To this day, no reliable methods exist to find causal relationships in data. More specifically, given a statistical association between two variables, it is impossible to establish which variable is the cause and which is the effect.
As a result, acquiring additional external information, such as human expert knowledge or the temporal order of the variables, has always been necessary to determine the causal direction in bivariate relationships.
Given the importance of domain knowledge, the BayesiaLab team has developed new tools for expert knowledge elicitation for many years, such as the Bayesia Expert Knowledge Elicitation Environment (BEKEE).
Thus, the arrival of ChatGPT last year has prompted the Bayesia team to immediately leverage the potential of this new type of AI with BayesiaLab.
Hellixia is the name of BayesiaLab's subject matter assistant powered by ChatGPT. Hellixia offers a wide range of functions to help you characterize a given problem domain:
- Identify relevant dimensions of a problem domain
- Extract dimensions from a text
- Generate embeddings for learning a semantic network
- Generate meaningful descriptions for classes of nodes
- Provide tools for causal analysis
- Translate names and comments of nodes into different languages
- Generate images to be associated with nodes
In the context of machine learning and natural language processing (NLP), embedding refers to a mathematical representation of a word, phrase, sentence, or any other linguistic unit in a continuous vector space. Word embeddings, in particular, are widely used representations that capture the semantic and syntactic properties of words.
A semantic network is a graphical representation of knowledge or concepts organized in a network-like structure. It is a form of knowledge representation that depicts how different concepts or entities are related to each other through meaningful connections.
In a semantic network, concepts are represented as nodes, and their relationships are depicted as labeled links or arcs. These links indicate the connections or associations between the concepts, such as hierarchical, associative, or causal relationships.

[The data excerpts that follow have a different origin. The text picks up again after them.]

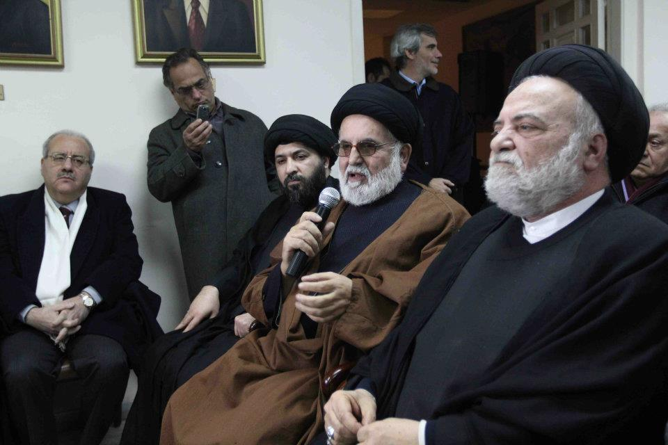 السيد محمد حسن الامين والسيد هاني فحص والمحامي ماجد فياض في إحدى الندوات في لبنان - عام 2012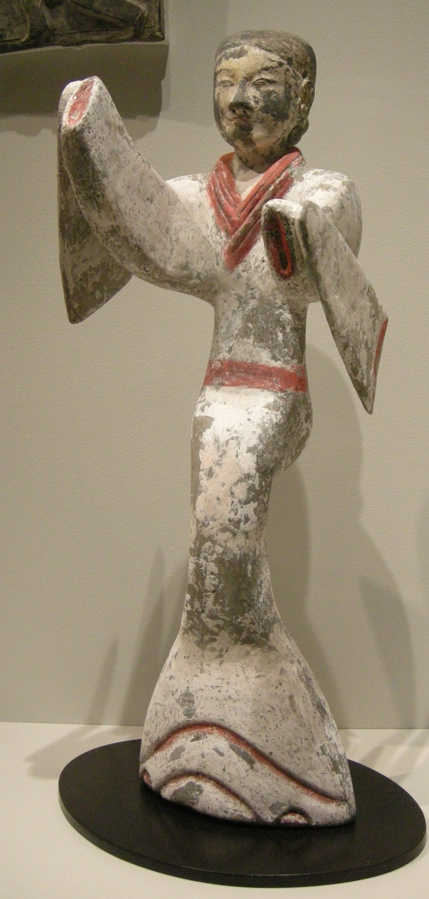 Nswag, dinastia Han, figurina dipinta di danzatrice.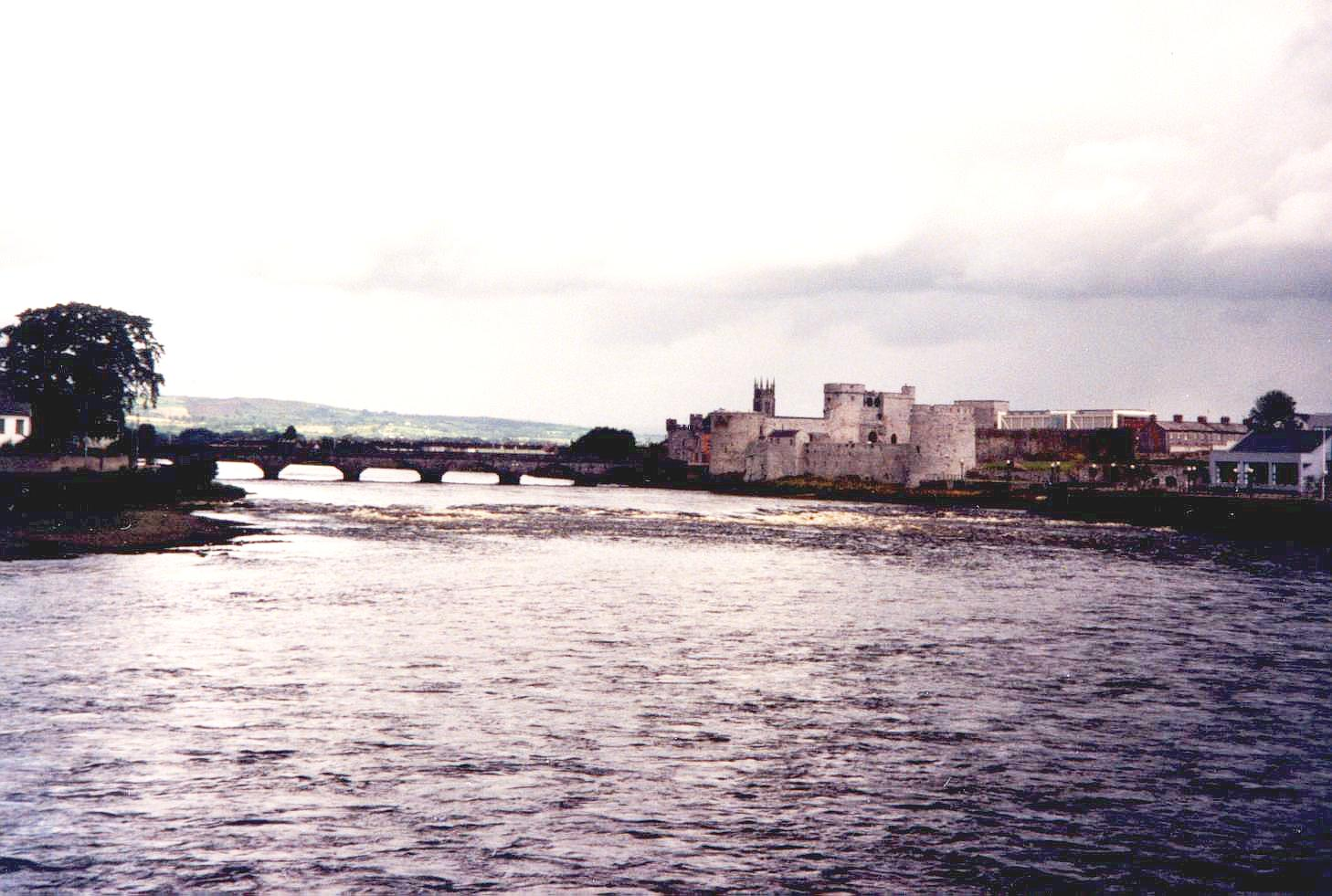 River Shannon in der Stadt Limerick (Irland)

A typical research workflow with Hellixia consists of the following steps:
- BayesiaLab utilizes its structural learning algorithms to find associations between variables.
- Then, Hellixia obtains the causal directions for the learned associations and applies them as structural priors to the network.

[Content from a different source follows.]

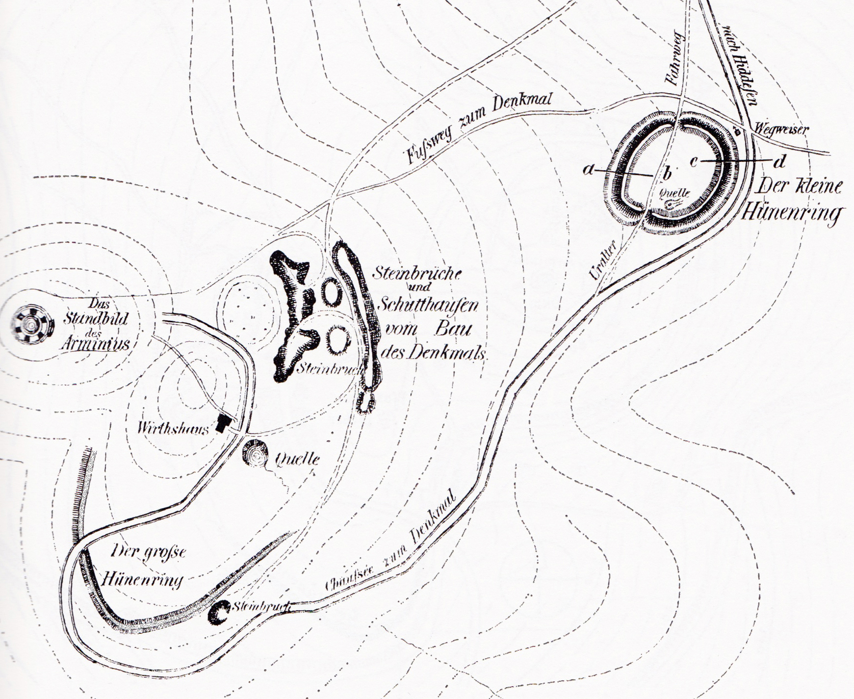 Lageplan der Grotenburg, Großer und Kleiner Hünenring (nach Ludwig Hölzermann 1830-1870)

- Finally, with these newly defined structural priors, BayesiaLab relearns the network. The final network now represents statistical knowledge from data plus the causal knowledge obtained from ChatGPT.
The Tübingen Cause-Effect Pairs is a well-known dataset for assessing the performance of causal discovery methods. When tested against this dataset, Hellixia achieves 98% accuracy. The only errors are related to financial relationships for which Hellixia could not retrieve any causal relationships from ChatGPT.
The feature highlight of the BayesiaLab 11 is the integration of Hellixia, a subject matter assistant that leverages ChatGPT for structural knowledge elicitation.
- Chat Completion
- Image Generation
- Embedding Generation
As a result, the new Hellixia subject matter assistant can improve research workflows in several ways:
- Accelerate the qualitative part of knowledge elicitation.
- Generate practical natural language descriptions for latent factors created through BayesiaLab's clustering functions.
- Automatically create images to illustrate nodes in a network.